5

In a typical A/B test, the randomization unit is user level, sometimes the analysis unit may be page/visit level, like a cluster randomization experiment. In this situation, the iid assumption doesn't hold, and many methods like cluster standard error, delta-method, and cluster bootstrap, have been proposed (A/B testing ratio of sums). However, since each user may have multiple visits, and the previous visit may determine whether the user visits again, this may cause temporal confounding. so is cluster randomized A/B test still the gold standard for causal inference?

wei
  • 543
  • Can you describe the experiment in more detail? An example of how exactly the experiment is done and what's the exact end goal (e.g. assessing number of unique visits to a webpage) could be really helpful. – Amin Shn Jun 18 '22 at 11:57

1 Answers1

1

You have measurements with some users and per user the number of measurements might differ.

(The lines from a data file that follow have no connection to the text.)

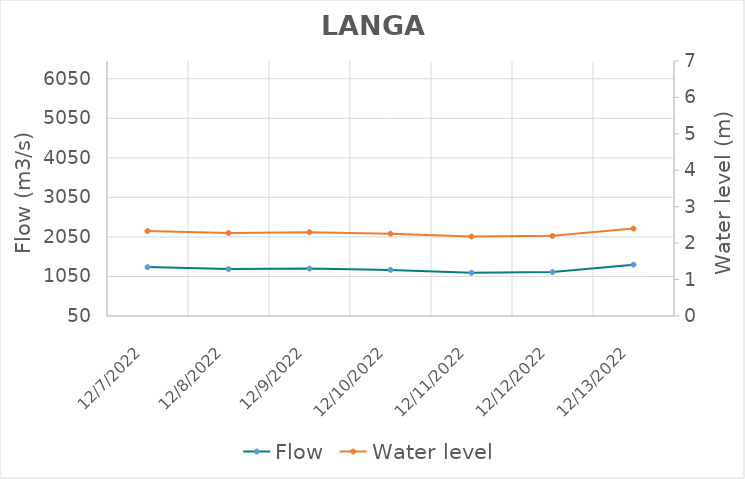
| Category | Flow |
|---|---|
| 4/26/22 | 6357.44 |
| 4/25/22 | 6275.1 |
| 4/24/22 | 6196.88 |
| 4/23/22 | 5912.5 |
| 4/22/22 | 5801.88 |
| 4/21/22 | 4763.75 |
| 4/20/22 | 4718.96 |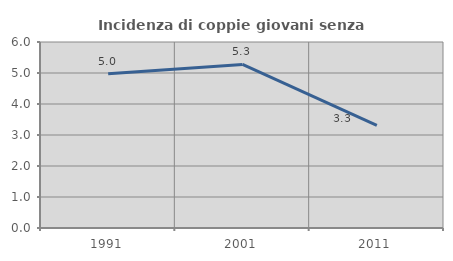
| Category | Incidenza di coppie giovani senza figli |
|---|---|
| 1991.0 | 4.974 |
| 2001.0 | 5.276 |
| 2011.0 | 3.311 |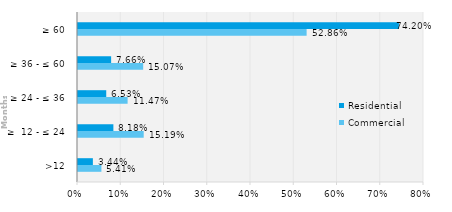
| Category | Commercial | Residential |
|---|---|---|
| >12 | 0.054 | 0.034 |
| ≥  12 - ≤ 24 | 0.152 | 0.082 |
| ≥ 24 - ≤ 36 | 0.115 | 0.065 |
| ≥ 36 - ≤ 60 | 0.151 | 0.077 |
| ≥ 60 | 0.529 | 0.742 |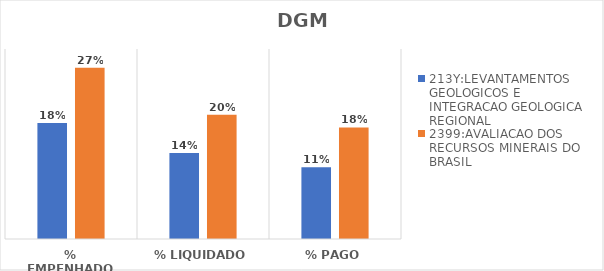
| Category | 213Y:LEVANTAMENTOS GEOLOGICOS E INTEGRACAO GEOLOGICA REGIONAL | 2399:AVALIACAO DOS RECURSOS MINERAIS DO BRASIL |
|---|---|---|
| % EMPENHADO | 0.183 | 0.27 |
| % LIQUIDADO | 0.136 | 0.196 |
| % PAGO | 0.113 | 0.176 |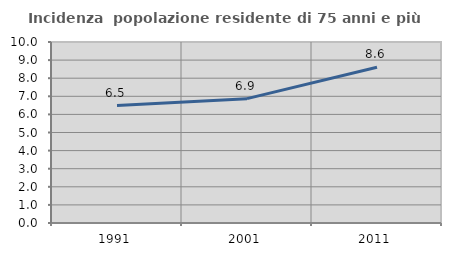
| Category | Incidenza  popolazione residente di 75 anni e più |
|---|---|
| 1991.0 | 6.491 |
| 2001.0 | 6.869 |
| 2011.0 | 8.604 |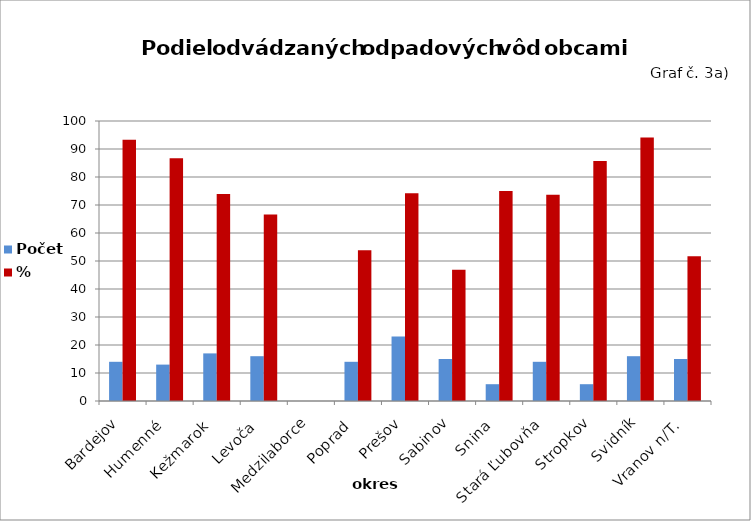
| Category | Počet  | %  |
|---|---|---|
| Bardejov | 14 | 93.3 |
| Humenné  | 13 | 86.7 |
| Kežmarok  | 17 | 73.9 |
| Levoča  | 16 | 66.6 |
| Medzilaborce | 0 | 0 |
| Poprad  | 14 | 53.8 |
| Prešov | 23 | 74.2 |
| Sabinov | 15 | 46.9 |
| Snina  | 6 | 75 |
| Stará Ľubovňa  | 14 | 73.7 |
| Stropkov | 6 | 85.7 |
| Svidník | 16 | 94.1 |
| Vranov n/T.  | 15 | 51.7 |

In the simplest way you ignore the number of visits per user and consider the experiment as a single measurement per user. For instance, your variable might be the total number of sales per user and you can consider this as a random number drawn from a population that differs depending on case A or case B.

Alternatively, to get some more power in the hypothesis test, you can treat this as a mixed effects model.


How to perform this mixed effects model exactly will depend on the experiment and goals. Do you want to improve the ratio of sales or the total number of sales?

Possibly a multidimensional view might be useful. This was also mentioned briefly in your linked question in relation with the following image

example

The image above was used to show how a small difference might be observed when only the ratio is considered, but it also shows that depending on how you look at the multidimensional picture you may end up with different conclusions.

The causal effects might be different from what you expect. If A causes an increase in the number of page visits, then it might decrease the ratio of sales per visit. But possibly the total sales increase (because of the extra visits). If you look at the ratio of sales then A performs worse, if you look at the total sales then B performs better.